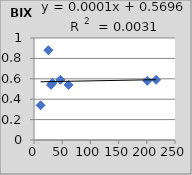
| Category | BIX |
|---|---|
| 25.5 | 0.88 |
| 61.3 | 0.54 |
| 11.7 | 0.34 |
| 216.5 | 0.59 |
| 46.8 | 0.59 |
| 32.5 | 0.56 |
| 200.8 | 0.58 |
| 30.1 | 0.54 |
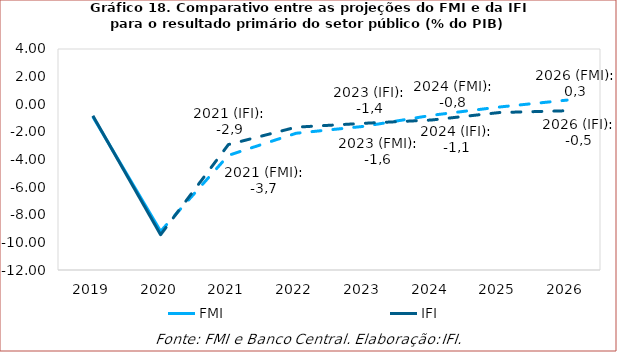
| Category | FMI | IFI |
|---|---|---|
| 2019.0 | -0.9 | -0.84 |
| 2020.0 | -9.2 | -9.44 |
| 2021.0 | -3.7 | -2.92 |
| 2022.0 | -2.1 | -1.66 |
| 2023.0 | -1.6 | -1.38 |
| 2024.0 | -0.8 | -1.14 |
| 2025.0 | -0.2 | -0.6 |
| 2026.0 | 0.3 | -0.47 |
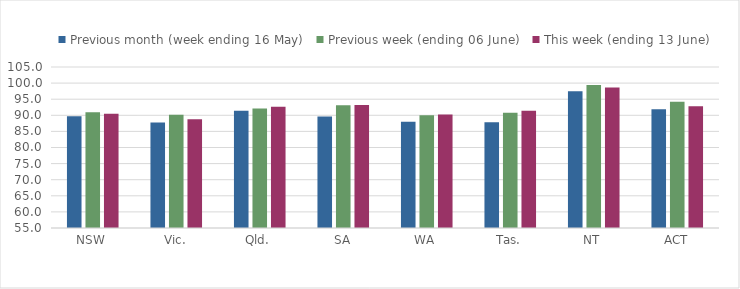
| Category | Previous month (week ending 16 May) | Previous week (ending 06 June) | This week (ending 13 June) |
|---|---|---|---|
| NSW | 89.692 | 90.97 | 90.502 |
| Vic. | 87.793 | 90.203 | 88.766 |
| Qld. | 91.435 | 92.103 | 92.688 |
| SA | 89.597 | 93.101 | 93.231 |
| WA | 88.031 | 89.998 | 90.251 |
| Tas. | 87.823 | 90.826 | 91.398 |
| NT | 97.498 | 99.396 | 98.656 |
| ACT | 91.859 | 94.192 | 92.785 |
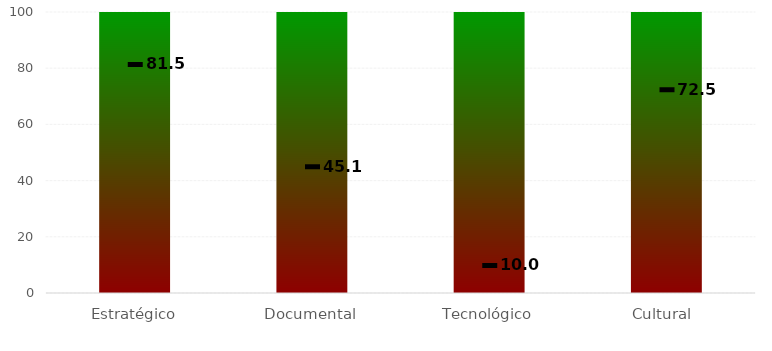
| Category | Niveles |
|---|---|
| Estratégico | 100 |
| Documental | 100 |
| Tecnológico | 100 |
| Cultural  | 100 |
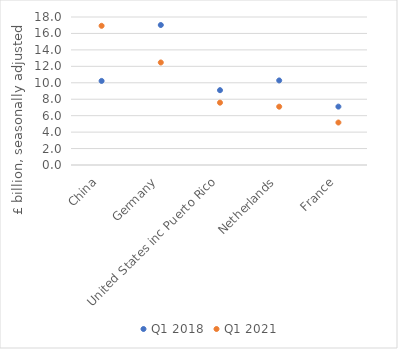
| Category | Q1 2018 | Q1 2021 |
|---|---|---|
| China | 10.224 | 16.928 |
| Germany | 17.025 | 12.468 |
| United States inc Puerto Rico | 9.099 | 7.582 |
| Netherlands | 10.283 | 7.093 |
| France | 7.1 | 5.166 |
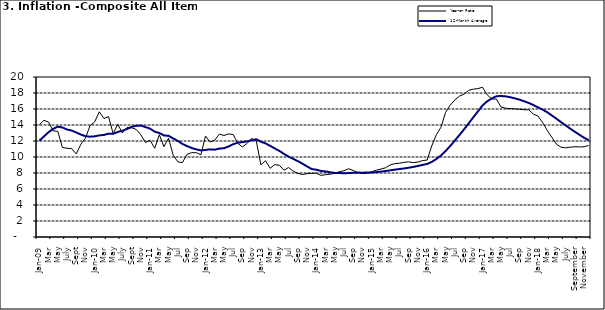
| Category | Year-on Rate | 12-Month Average |
|---|---|---|
| Jan-09 | 14.034 | 12.032 |
| Feb | 14.584 | 12.567 |
| Mar | 14.366 | 13.101 |
| Apr | 13.268 | 13.51 |
| May | 13.212 | 13.787 |
| June | 11.194 | 13.694 |
| July | 11.09 | 13.437 |
| Aug | 11.046 | 13.307 |
| Sept | 10.39 | 13.065 |
| Oct | 11.588 | 12.803 |
| Nov | 12.368 | 12.609 |
| Dec | 13.93 | 12.538 |
| Jan-10 | 14.398 | 12.586 |
| Feb | 15.649 | 12.7 |
| Mar | 14.812 | 12.757 |
| Apr | 15.044 | 12.915 |
| May | 12.915 | 12.893 |
| June | 14.099 | 13.132 |
| July | 13.002 | 13.284 |
| Aug | 13.702 | 13.5 |
| Sept | 13.65 | 13.764 |
| Oct | 13.45 | 13.908 |
| Nov | 12.766 | 13.928 |
| Dec | 11.815 | 13.74 |
| Jan-11 | 12.08 | 13.542 |
| Feb | 11.1 | 13.161 |
| Mar | 12.779 | 13.001 |
| Apr | 11.291 | 12.694 |
| May | 12.352 | 12.648 |
| Jun | 10.23 | 12.321 |
| Jul | 9.397 | 12.009 |
| Aug | 9.301 | 11.635 |
| Sep | 10.339 | 11.363 |
| Oct | 10.544 | 11.13 |
| Nov | 10.54 | 10.952 |
| Dec | 10.283 | 10.826 |
| Jan-12 | 12.626 | 10.886 |
| Feb | 11.866 | 10.955 |
| Mar | 12.111 | 10.914 |
| Apr | 12.866 | 11.054 |
| May | 12.688 | 11.096 |
| Jun | 12.892 | 11.32 |
| Jul | 12.797 | 11.599 |
| Aug | 11.689 | 11.791 |
| Sep | 11.253 | 11.859 |
| Oct | 11.693 | 11.948 |
| Nov | 12.32 | 12.091 |
| Dec | 11.981 | 12.224 |
| Jan-13 | 9.031 | 11.908 |
| Feb | 9.542 | 11.703 |
| Mar | 8.593 | 11.394 |
| Apr | 9.052 | 11.072 |
| May | 8.964 | 10.761 |
| Jun | 8.353 | 10.383 |
| Jul | 8.682 | 10.047 |
| Aug | 8.231 | 9.761 |
| Sep | 7.952 | 9.486 |
| Oct | 7.807 | 9.167 |
| Nov | 7.931 | 8.815 |
| Dec | 7.957 | 8.496 |
| Jan-14 | 7.977 | 8.408 |
| Feb | 7.707 | 8.257 |
| Mar | 7.783 | 8.19 |
| Apr | 7.851 | 8.092 |
| May | 7.965 | 8.012 |
| Jun | 8.167 | 7.998 |
| Jul | 8.281 | 7.968 |
| Aug | 8.534 | 7.996 |
| Sep | 8.317 | 8.027 |
| Oct | 8.06 | 8.047 |
| Nov | 7.927 | 8.046 |
| Dec | 7.978 | 8.047 |
| Jan-15 | 8.157 | 8.063 |
| Feb | 8.359 | 8.117 |
| Mar | 8.494 | 8.176 |
| Apr | 8.655 | 8.243 |
| May | 9.003 | 8.331 |
| Jun | 9.168 | 8.417 |
| Jul | 9.218 | 8.497 |
| Aug | 9.336 | 8.566 |
| Sep | 9.394 | 8.658 |
| Oct | 9.296 | 8.76 |
| Nov | 9.368 | 8.879 |
| Dec | 9.554 | 9.009 |
| Jan-16 | 9.617 | 9.13 |
| Feb | 11.379 | 9.386 |
| Mar | 12.775 | 9.751 |
| Apr | 13.721 | 10.182 |
| May | 15.577 | 10.746 |
| Jun | 16.48 | 11.372 |
| Jul | 17.127 | 12.045 |
| Aug | 17.609 | 12.744 |
| Sep | 17.852 | 13.454 |
| Oct | 18.33 | 14.206 |
| Nov | 18.476 | 14.958 |
| Dec | 18.547 | 15.697 |
| Jan-17 | 18.719 | 16.441 |
| Feb | 17.78 | 16.958 |
| Mar | 17.256 | 17.315 |
| Apr | 17.244 | 17.591 |
| May | 16.251 | 17.628 |
| Jun | 16.098 | 17.578 |
| Jul | 16.053 | 17.475 |
| Aug | 16.012 | 17.331 |
| Sep | 15.979 | 17.17 |
| Oct | 15.905 | 16.968 |
| Nov | 15.901 | 16.76 |
| Dec | 15.372 | 16.502 |
| Jan-18 | 15.127 | 16.215 |
| Feb | 14.33 | 15.93 |
| Mar | 13.337 | 15.599 |
| Apr | 12.482 | 15.196 |
| May | 11.608 | 14.793 |
| June | 11.231 | 14.371 |
| July | 11.142 | 13.95 |
| August | 11.227 | 13.546 |
| September | 11.284 | 13.157 |
| October | 11.259 | 12.777 |
| November | 11.281 | 12.406 |
| December | 11.442 | 12.095 |

━━━━━━━━

(YOUR TASK):
The number of lines containing "June" is all that is wanted; tally them in the data.

(EXERCISE RESPONSE):
4